**EXERCISE GOAL**
Each record must be returned exactly, apart from the pictures, which stay out.
RECORDS SHOWN Start Marker
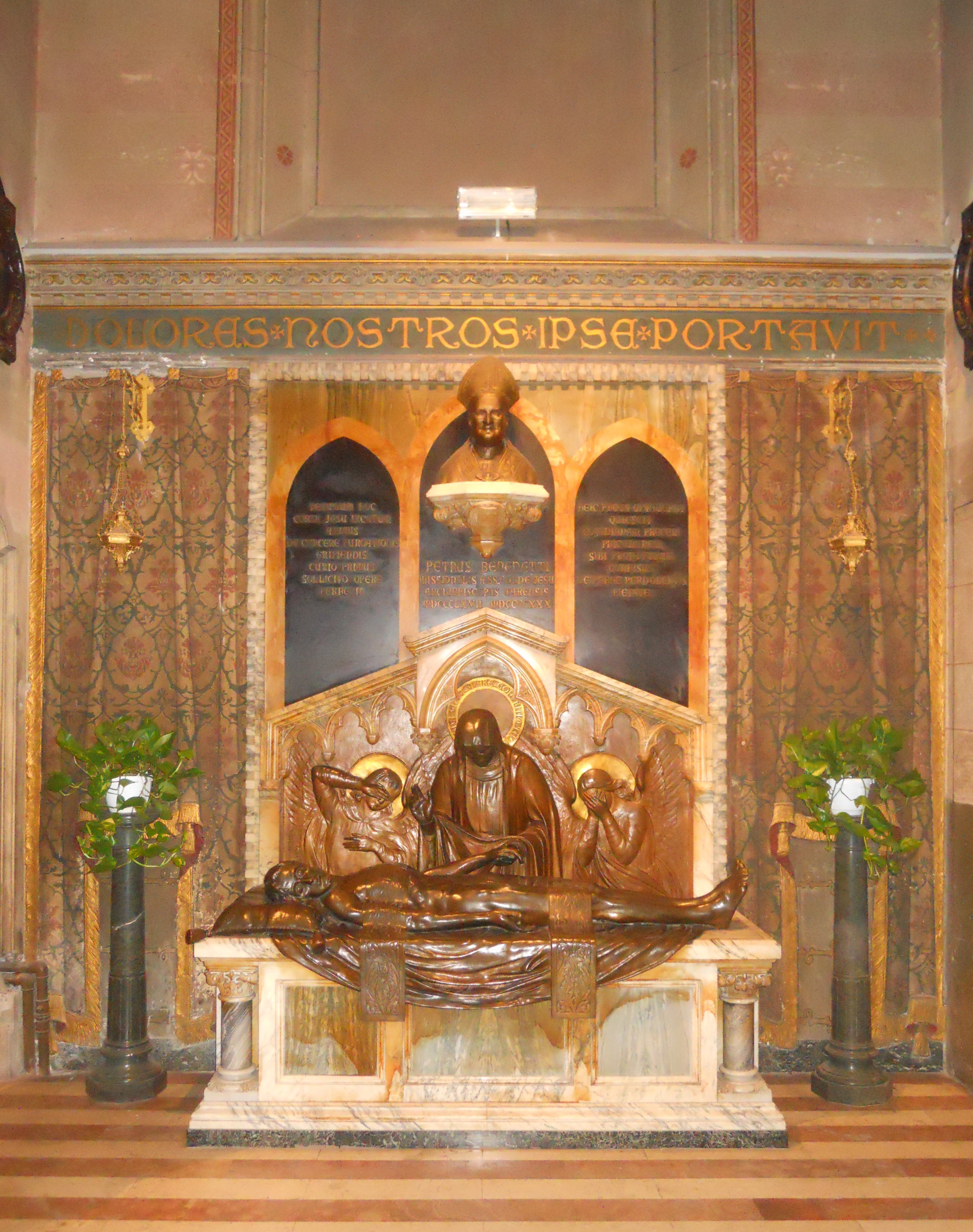 Il monumento funebre di monsignor Pietro Benedetti nella chiesa del Sacro Cuore di Gesù in Prati a Roma.
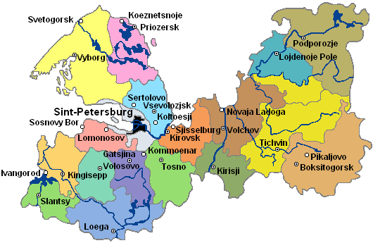 Kaart van de oblast Leningrad met de belangrijkste steden
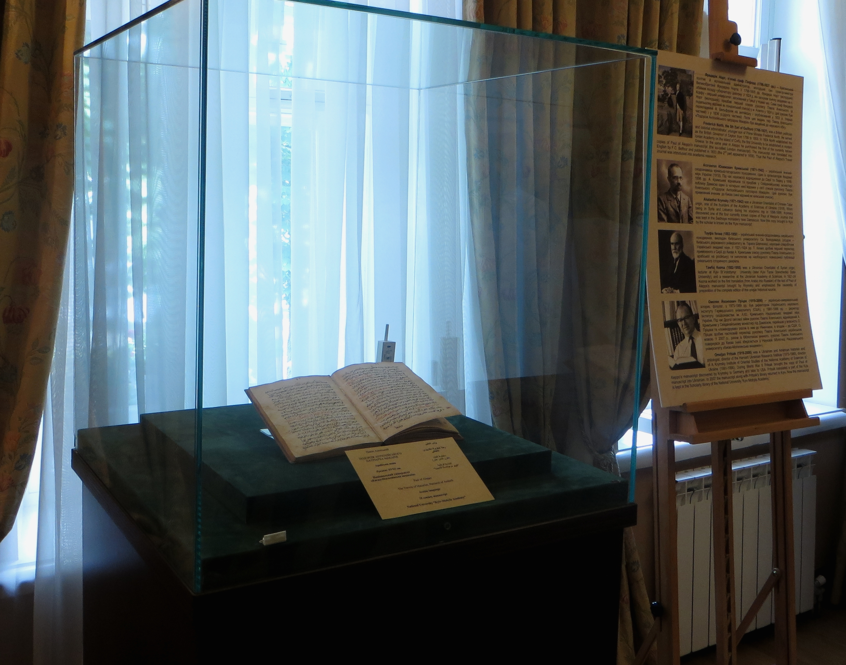 «Подорож патріарха Макарія» Павла Алеппського з колекціїбібліотеки НаУКМА на виставці у Софії Київській
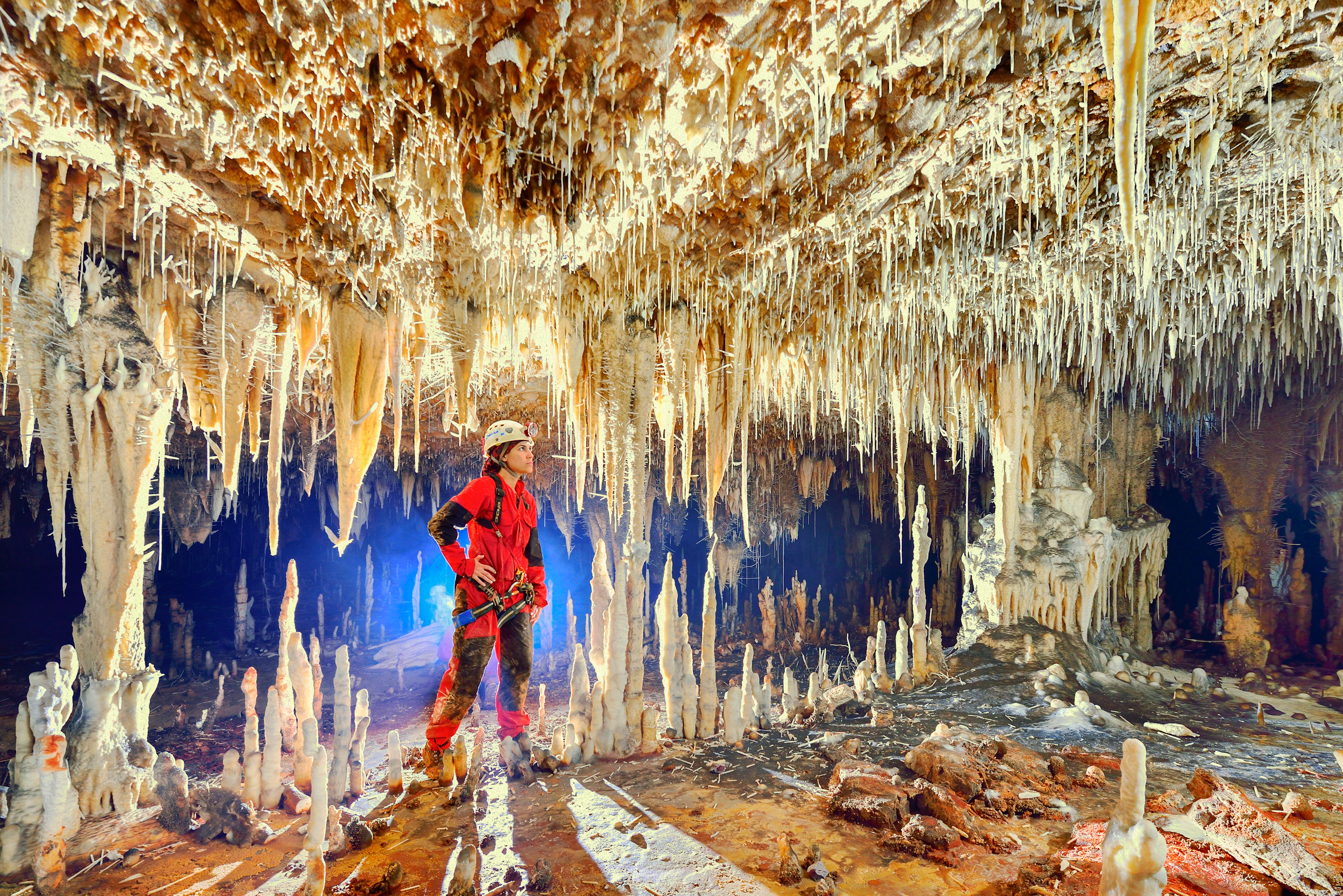 Catedral I Salão da Floresta Branca na Lapa do Bezerra São Domingos, Goiás, Brasil
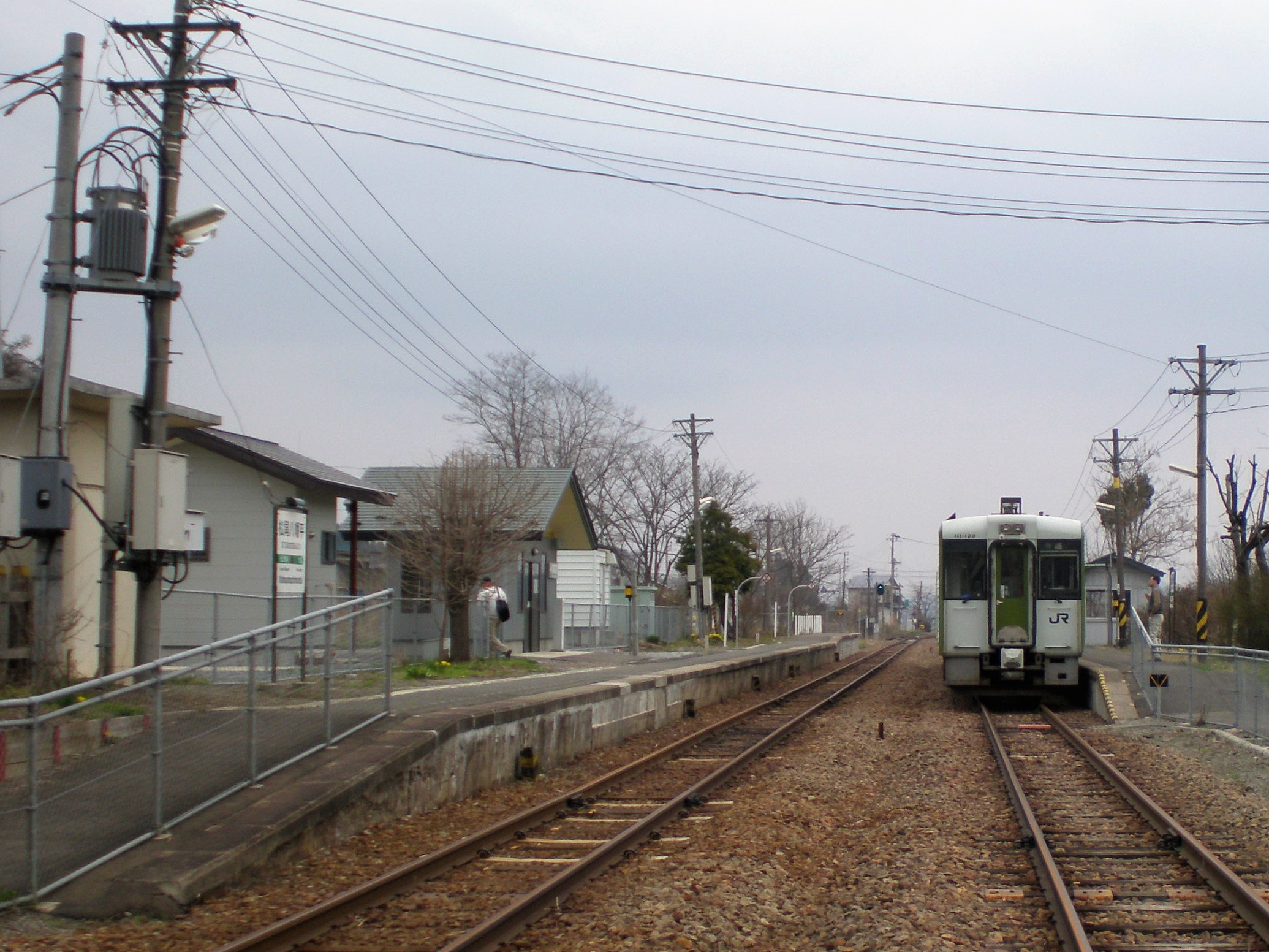 花輪線松尾八幡平駅に停車中のキハ110系（2007年5月撮影）
RECORDS SHOWN End Marker
**EXERCISE ANSWER**
 Il monumento funebre di monsignor Pietro Benedetti nella chiesa del Sacro Cuore di Gesù in Prati a Roma.
 Kaart van de oblast Leningrad met de belangrijkste steden
 «Подорож патріарха Макарія» Павла Алеппського з колекціїбібліотеки НаУКМА на виставці у Софії Київській
 Catedral I Salão da Floresta Branca na Lapa do Bezerra São Domingos, Goiás, Brasil
 花輪線松尾八幡平駅に停車中のキハ110系（2007年5月撮影）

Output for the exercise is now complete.